IF 4.1 3区 医学 Q1 Medicine Pub Date : 2024-04-01 Epub Date: 2024-02-29 DOI: 10.1002/phar.2911
Zhiheng Yu, Rong Chen, Cheng Zhao, Renwei Zhang, Tianyan Zhou, Yangyu Zhao

Background: Intravenous oxytocin is commonly used for labor induction. However, a consensus on the initial dosing regimen is lac with conflicting research findings and varying guidelines. This study aimed to develop a population kinetic-pharmacodynamic (K-PD) model for oxytocin-induced uterine contractions considering real-world data and relevant influencing factors to establish an optimal starting dosing regimen for intravenous oxytocin.

Methods: This retrospective study included pregnant women who underwent labor induction with intravenous oxytocin at Peking University Third Hospital in 2020. A  population K-PD model was developed to depict the time course of uterine contraction frequency (UCF), and covariate screening identified significant factors affecting the pharmacokinetics and pharmacodynamics of oxytocin. Model-based simulations were used to optimize the current starting regimen based on specific guidelines.

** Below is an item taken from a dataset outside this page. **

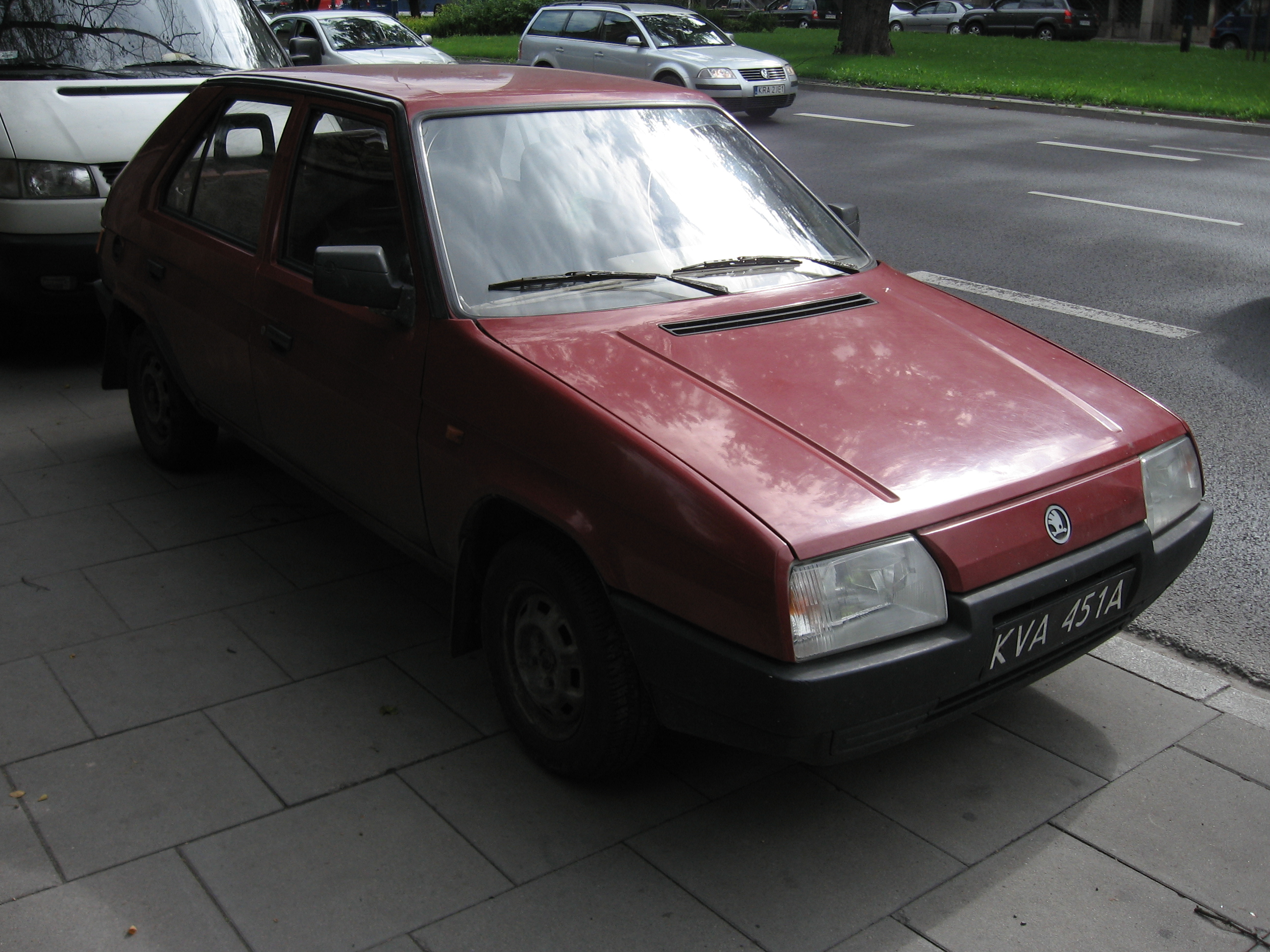 Škoda Favorit 136 L on Adama Mickiewicza avenue in Kraków.

Results: Data from 77 pregnant women with 1095 UCF observations were described well by the K-PD model. Parity, cervical dilation, and membrane integrity are significant factors influencing the effectiveness of oxytocin. Based on the model-based simulations, the current regimens showed prolonged onset times and high infusion rates. This study proposed a revised approach, beginning with a rapid infusion followed by a reduced infusion rate, enabling most women to achieve the target UCF within approximately 30 min with the lowest possible infusion rate.

Conclusion: The K-PD model of oxytocin effectively described the changes in UCF during labor induction. Furthermore, it revealed that parity, cervical dilation, and membrane integrity are key factors that influence the effectiveness of oxytocin. The optimal starting dosing regimens obtained through model simulations provide valuable clinical references for oxytocin treatment.

背景:静脉注射催产素常用于引产。然而,由于研究结果相互矛盾,指导原则也不尽相同,因此人们对初始剂量方案缺乏共识。本研究旨在建立催产素诱导子宫收缩的群体动力学-药效学(K-PD)模型,考虑真实世界的数据和相关影响因素,以确定静脉注射催产素的最佳起始剂量方案:这项回顾性研究纳入了2020年在北京大学第三医院接受静脉催产素引产的孕妇。建立了一个群体 K-PD 模型来描述子宫收缩频率(UCF)的时间过程,并通过协变量筛选确定了影响催产素药代动力学和药效学的重要因素。根据具体指南,利用基于模型的模拟优化了当前的起始方案:结果:K-PD 模型很好地描述了 77 名孕妇的数据和 1095 次 UCF 观察。胎次、宫颈扩张和胎膜完整性是影响催产素效果的重要因素。根据基于模型的模拟,目前的方案显示起效时间长、输注率高。本研究提出了一种新的方法,即先快速输注,然后降低输注率,使大多数产妇能在约 30 分钟内以尽可能低的输注率达到目标 UCF:结论:催产素的 K-PD 模型有效地描述了引产过程中 UCF 的变化。结论:K-PD 模型有效地描述了引产过程中 UCF 的变化,并揭示了胎次、宫颈扩张和胎膜完整性是影响催产素效果的关键因素。通过模型模拟得到的最佳起始剂量方案为催产素治疗提供了有价值的临床参考。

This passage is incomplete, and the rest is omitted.